Okay, housing. It's brutal. We're still going into the worst of the mortgage resets, but foreclosures, which run six months behind the onset of troubles, are at record highs. (More data here if you want it.) The Mortgage Bankers Association reports that people are pre-emptively walking away before rates even jump. The Treasury denied any intention to nationalise Fannie Mae or Freddie Mac; Kevin Depew at Minyanville is not impressed by the denials and is outraged by the possibility. And home equity overall nationally has dropped below 50% for the first time since 1945. If I'm reading this right, that's all homeowners - not just homeowners with mortgages.

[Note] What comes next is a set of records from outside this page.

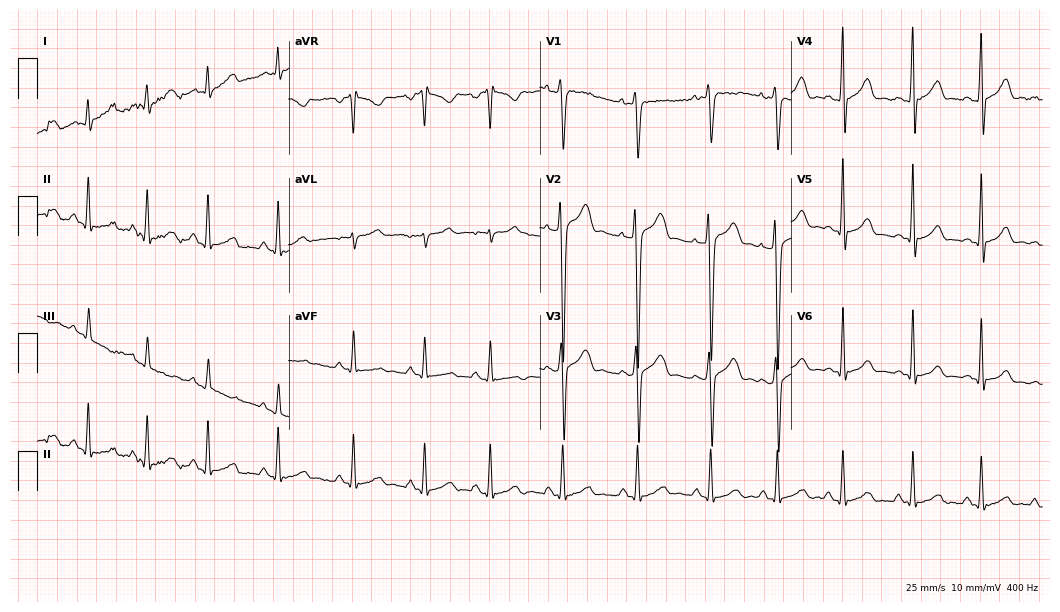
Standard 12-lead ECG recorded from a 17-year-old male patient (10.2-second recording at 400 Hz). None of these six findings is recorded: first-degree AV block, right bundle branch block (RBBB), left bundle branch block (LBBB), sinus bradycardia, atrial fibrillation (AF), sinus tachycardia. Other findings, if any, are not listed.
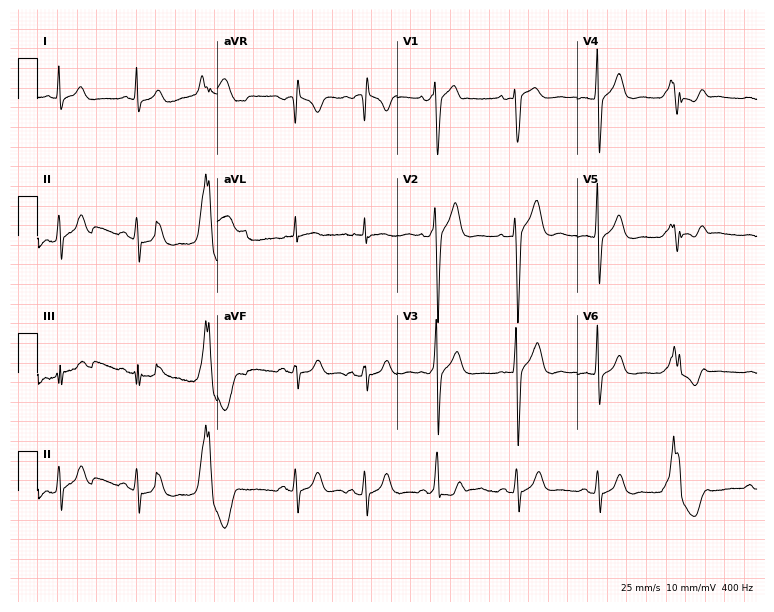
12-lead ECG (7.3-second recording at 400 Hz) from a 21-year-old man. Screened for six findings — first-degree AV block, right bundle branch block, left bundle branch block, sinus bradycardia, atrial fibrillation, sinus tachycardia — none is recorded. Findings outside these six are not listed.
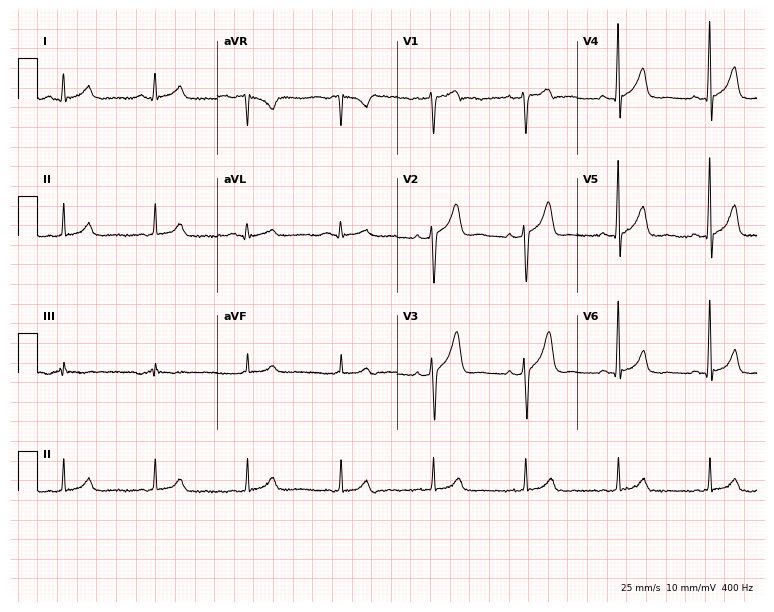
Standard 12-lead ECG recorded from a 46-year-old male (7.3-second recording at 400 Hz). Read as a normal ECG.
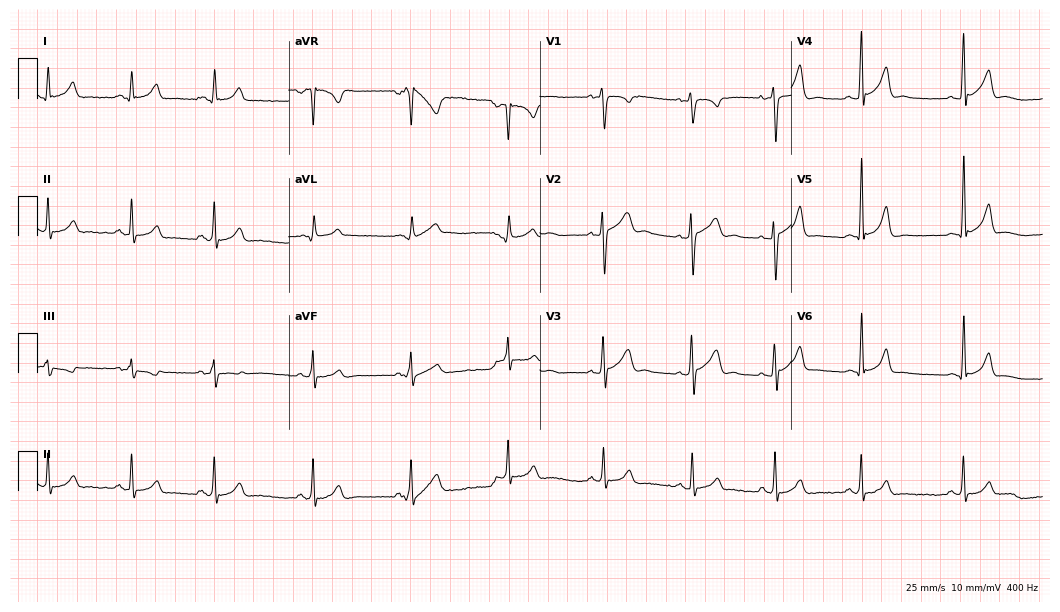
12-lead ECG from a man, 19 years old. Recorded interpretation: within normal limits.
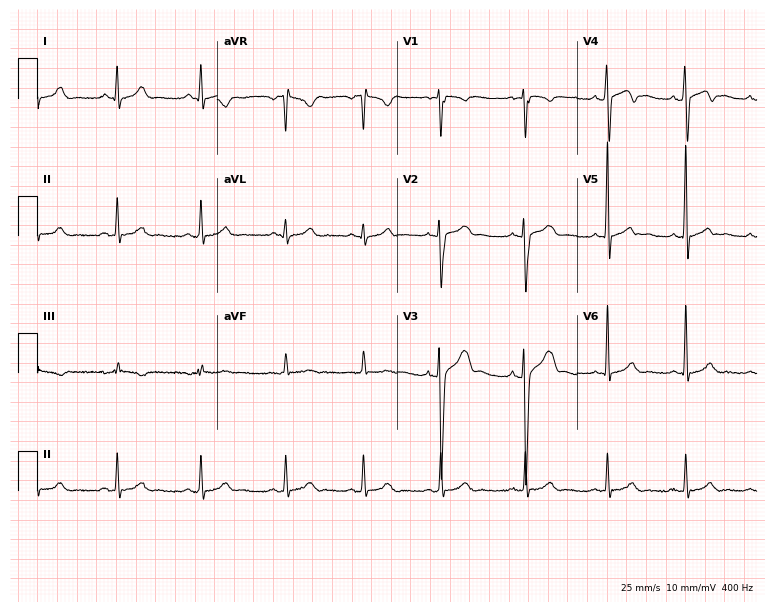
Resting 12-lead electrocardiogram. Patient: a man, 20 years old. Read as a normal ECG.

Some of the ABX (CDO-based - call it "mortgage backed" but remember it's an oversimplification) products have dropped into single-digits on the dollar:

IndexPriceHighLow
ABX-HE-BBB 07-1 (0A08AIAC4)9.0998.359.09
ABX-HE-BBB- 07-1 (0A08AOAC1)8.8897.478.88

...tho' the BBB tranche as a whole is still above 10¢ on the dollar(!). AA tranches are bouncing off 20¢ on the dollar; AAA - "should never lose value, evar" - is at about 55¢. The spreads on commercial property lending bundles are going asymptotic again. (Remember: up == bad in those graphs.)

It's representative of the greater markets. Bloomberg reports on margin call failures (Carlyle Group, in particular) and other severe credit/trust problems (Citigroup, Washington Mutual) triggering potential market failure. Thornberg Group reported a similar margin call failure. Reuters talks also about a related topic - in that everyone seems to be deleveraging their positions as much as possible, which is totally destroying some credit markets. AMBAC (the monoline insurer) has its latest desperate bid to keep the AAA rating it doesn't deserve - selling half of itself to raise money. The problem is, with trust and transparency gone, who is fool enough to buy?

Also, someone has been asking for a lot of money from the Fed and hasn't been getting it.

This is why Mish can post a list of bad news that'll make anybody show a little ph33r and not be at all tabloid about it, and how Bloomberg(!) can describe the financial system as broken, and the markets as utterly unhinged. John Authers at the Financial Times, in a video presentation only, starts off with "Welcome to New York, where people are very scared," talks also about how the data indicate a "collapse in international confidence in the US financial system," and notes says that the numbers are saying the US is quite possibly "heading to absolute disaster." Somewhat amusingly, he draws some charts very similar to ones I linked to at Minyanville and which [livejournal.com profile] wrog generated on my behalf. (If you get a menu, the one you want is entitled "Mar 6: US Markets.")

And finally, Nouriel Roubini notes that we've reached stages 10-11 of his 12-step path to a systemic crisis.

It looks like the situation overall is barely contained panic, which leads one to speculate that either people could calm down, or that one more bad surprise could trigger a genuine, outright panic, and then we'd get to test things like market circuit breakers and have that kind of fun. But even without that, there's a developing vicious cycle of chain unloading of assets at bargain prices - each cycle of which which triggers more of the same - with a lot of traders genuinely unsure as to who is doing what. (Once again, opacity leads to ph33r leads to more negative feedback loops.) Karl, a technicals trader over at Market Ticker who has a petition going demanding action to improve market transparency, noted today in comments that the markets are just barely beneath several technical "support levels," and that if those are broken though (downwards) decisively tomorrow, all hell is going to break loose over the next couple of weeks.

Me? I'm hiding out in treasuries. I think we've got a lot further down to go, and I want no part of that ride. But I'm not making guesses about when or precisely how that starts.

ETA: [livejournal.com profile] firni reminds me that Washington Mutual execs voted to protect their bonuses against fallout from subprime losses, making sure that hey, the stockholders and economy might be fucked, but they'll get some anyway!